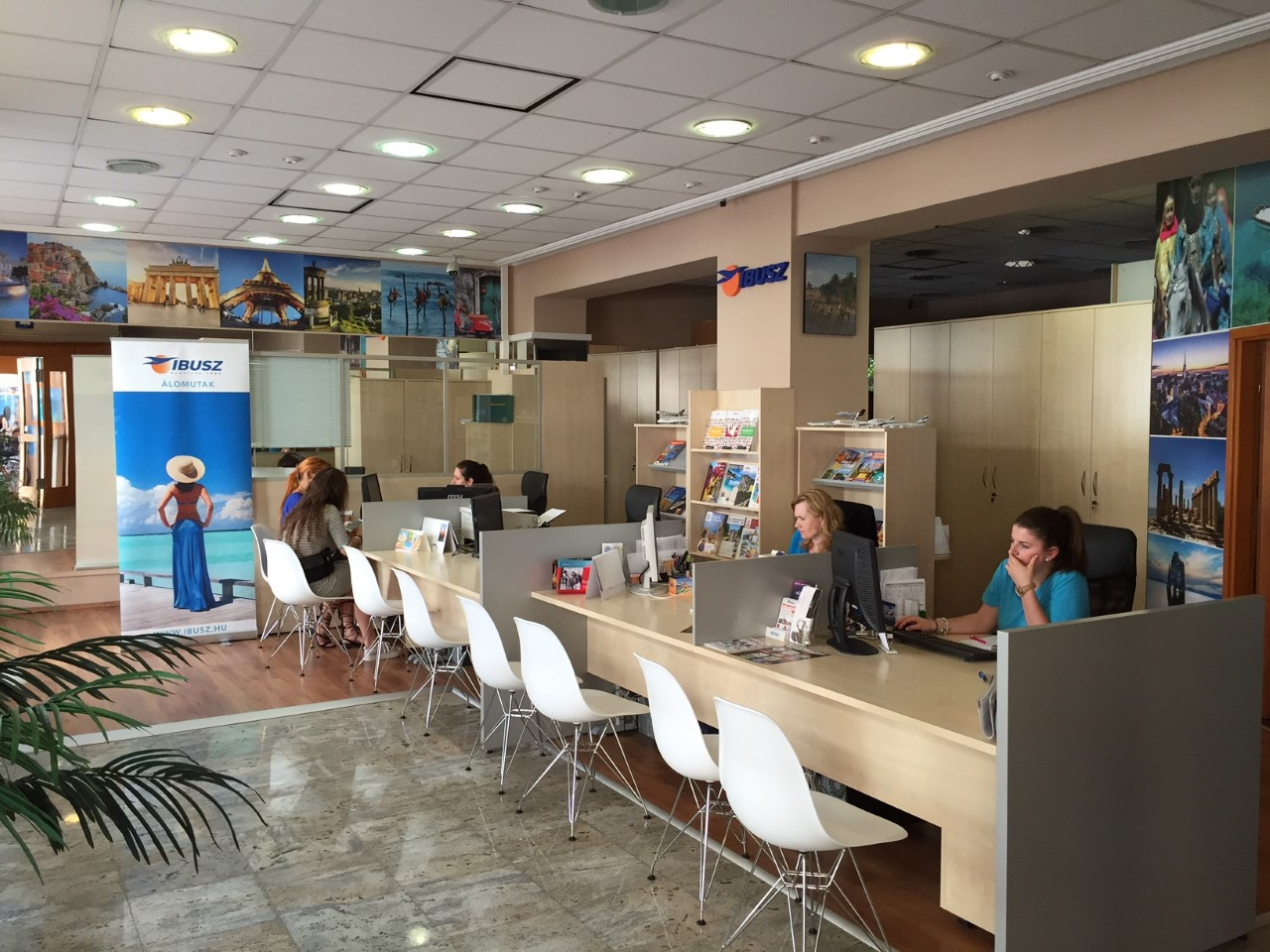 A fénykép a székesfehérvári IBUSZ irodában készült 2018 szeptemberében, hogy az IBUSZ Utazási Irodák Kft. Wikipedia szócikknél illusztrálja a mai állapotokat.
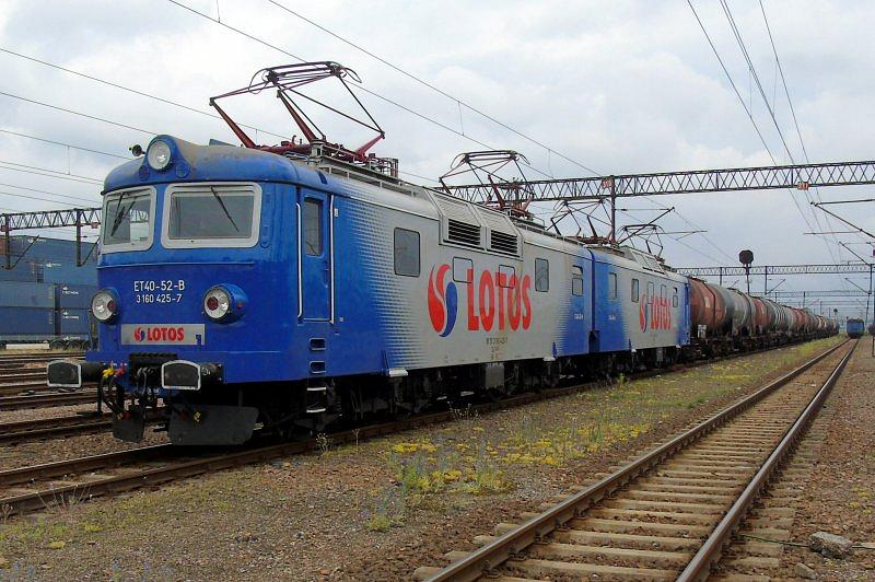 Elektrowóz ET40-52 eksploatowany przez Lotos Kolej stoi na stacji Warszawa Praga Tranzytowa.
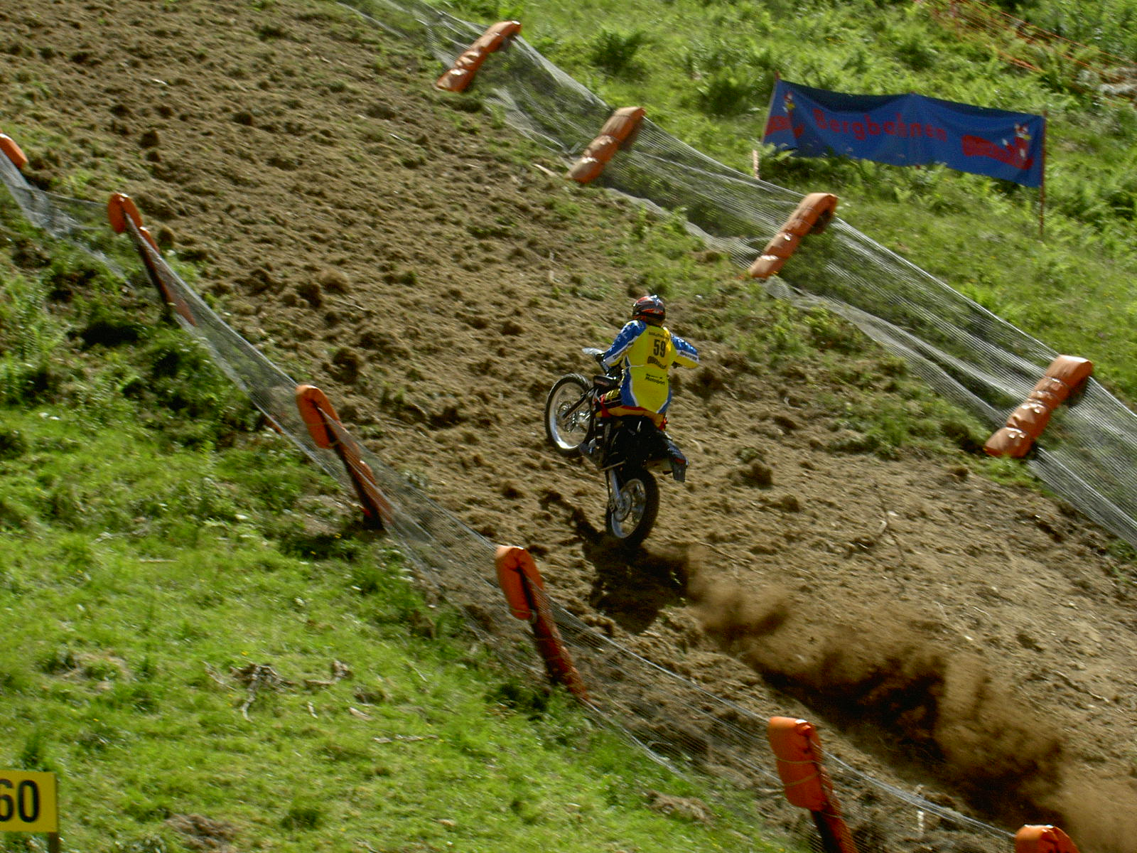 Hillclimbing 2003 in Obersaxen (Schweiz)
------------------------------------
## [Task description]
In full and without changes, repeat the listing above, but not its pictures.

## [Written answer]
 A fénykép a székesfehérvári IBUSZ irodában készült 2018 szeptemberében, hogy az IBUSZ Utazási Irodák Kft. Wikipedia szócikknél illusztrálja a mai állapotokat.
 Elektrowóz ET40-52 eksploatowany przez Lotos Kolej stoi na stacji Warszawa Praga Tranzytowa.
 Hillclimbing 2003 in Obersaxen (Schweiz)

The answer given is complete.